Figure 4A showcases representative day-to-day variations in hind limb stride length and stride time symmetry indices following hypertension induction. Notably, we observed temporary surges in interlimb gait asymmetry, lasting between 1 and 2 days. These fluctuations in SL and ST indices highlight the immediate impact of CMHs on gait dynamics. Figure 4B reveals day-to-day fluctuations in the hind limb paw print area symmetry index post-hypertension induction. It is evident that the observed periods of print area asymmetry align closely with the surges noted in SL and ST asymmetry. This congruence underscores the broader impact of CMH-induced neurological changes on various aspects of gait, from stride dimensions to the spatial characteristics of paw placement.

Finally, Fig. 4C focuses on the day-to-day changes in gait entropy following hypertension induction. The evident increases in gait entropy correspond to periods of enhanced gait asymmetry, shedding light on the heightened variability and complexity in locomotion induced by CMHs. This suggests that hypertension not only alters the regularity and symmetry of gait but also introduces significant variability into locomotor patterns, likely reflecting the underlying subclinical neurological symptoms induced by CMHs.
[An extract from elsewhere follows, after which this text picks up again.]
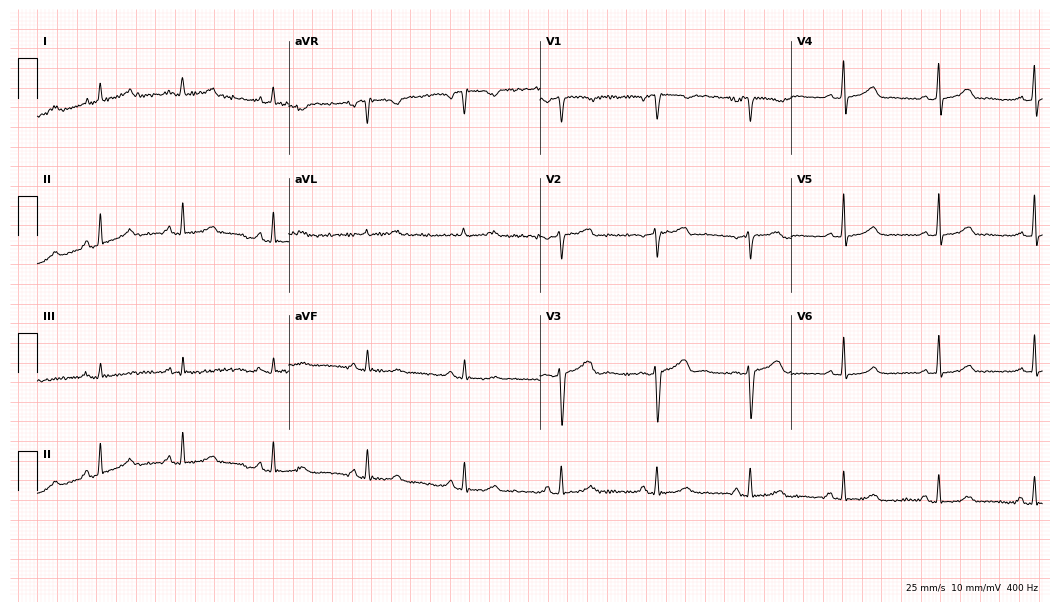
12-lead ECG from a 44-year-old female patient (10.2-second recording at 400 Hz). Recorded interpretation: within normal limits.

Intriguingly, the analysis we presented corresponds to the same mouse featured in Fig. 2, which exhibited six evident cerebral microhemorrhages upon histological examination. Notably, in this particular animal, we identified three significant surges in gait indices within the time series data collected. This pattern of surges in response to CMHs was not isolated to this mouse alone but was similarly observed across other mice in the experimental group, suggesting a consistent phenomenon. The detection of three surges in the context of six CMHs leads us to interpret that our analysis method is sensitive to capturing subclinical neurological signs associated with approximately 50% of all CMH occurrences. This rate of detection underscores the potential of gait analysis as a tool for identifying neurological alterations that may not present overt clinical symptoms but nonetheless reflect underlying brain injuries. Furthermore, our findings hint at the complexity of the relationship between the physical characteristics of CMHs and their impact on gait. We hypothesize that the specific manifestations of gait alterations are influenced by both the location and the size of the CMHs. This suggests that the precise impact of CMHs on locomotion may vary depending on how these microhemorrhages interact with neural circuits involved in motor function and coordination. Therefore, the variations in gait dynamics we observed could reflect the differential impact of CMHs on these circuits, pointing to the nuanced ways in which microvascular brain damage can influence overall motor behavior.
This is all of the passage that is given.